We are reminded of the disruptions to air travel following the September 11 tragedy. Most analysts assumed that once Americans regained confidence in airport security that air travel would return to pre-9/11 levels. But they missed the fact that the new security procedures changed how at least some air travelers made trade-offs. As a consultant living in Cleveland at the time, I traveled frequently to Detroit. Prior to September 11th, the way to minimize door-to-door time was to fly, especially for an experienced traveler who was comfortable showing up at the airport after boarding had started. After September 11, longer and less predictable security lines required arriving at the airport significantly earlier. As a result, those of us minimizing the door-to-door time now chose to drive rather than fly. And while overall air travel miles did recover to pre-9/11 levels, this reduction in volume on routes that are a 4-5 hour drive became permanent. Being thoughtful about what might change coming out of the current situation will allow you to plan for the future that will be, not the past that was.
- Understand the option value of flexibility. Too often, managers are rewarded, often implicitly, for displaying confidence. But the truth is that the future is always full of uncertainty.

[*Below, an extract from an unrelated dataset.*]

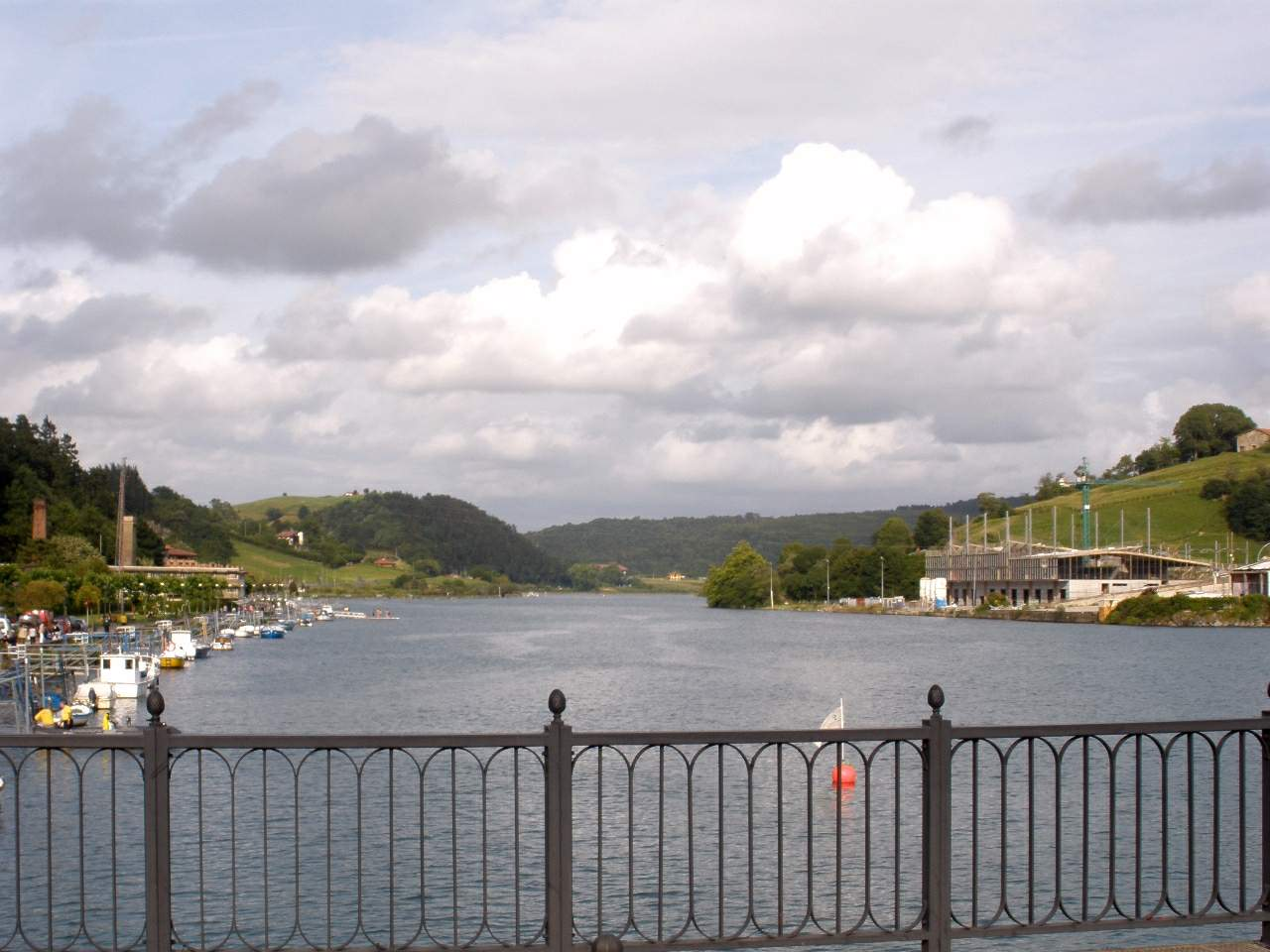 Orio (Gipuzkoa)
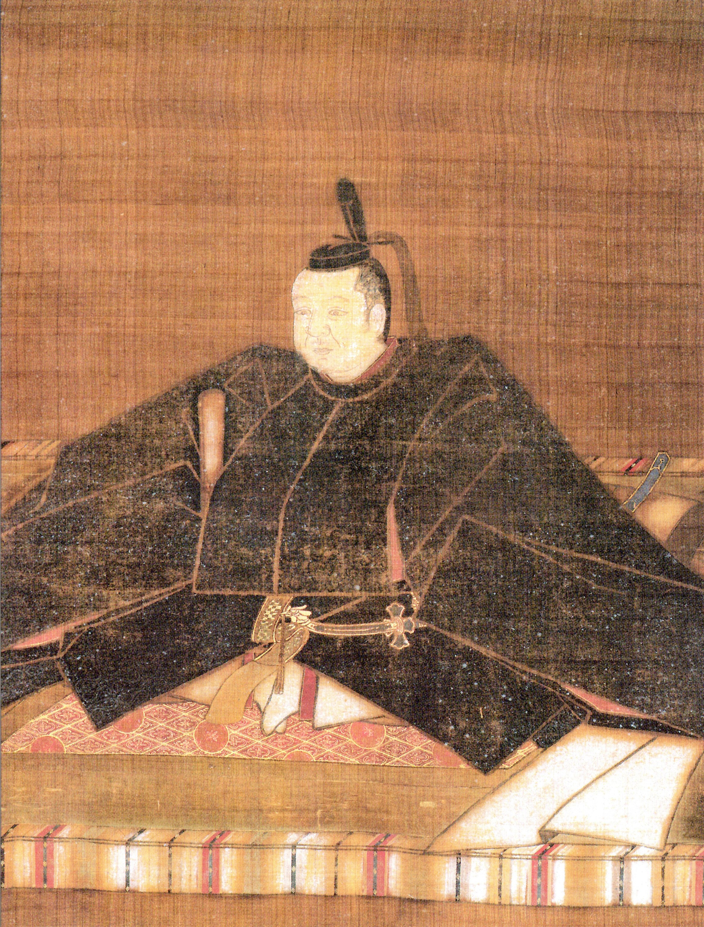 京極忠高の肖像。

Acknowledging this should lead to a preference for actions that maintain or expand our options in the future over those that lock us into a course of action. In the 2008-2009 recession, for example, Honeywell made a corporate decision to manage through the downturn with furloughs, forced unpaid vacations and wage freezes rather than lay-offs. While lots of employees grumbled about the pay cuts at the time, this allowed Honeywell to rebound more quickly than other companies when the recovery occurred, as they did not have to hire or train employees. Understanding that the impact of decisions you make today is not just their short-term financial impact, but the value of the options that they create and/or close-out is critical to crafting your response to this crisis
Obviously, we don’t have all the answers. Every company faces a different situation and the near-term imperative to keep our employees and our communities safe outweighs any financial consideration. But make no mistake, the decisions you are making now have a long-term impact. Making those decisions in the right context and from the right perspective could make all the difference in how you are positioned for the recovery that will come.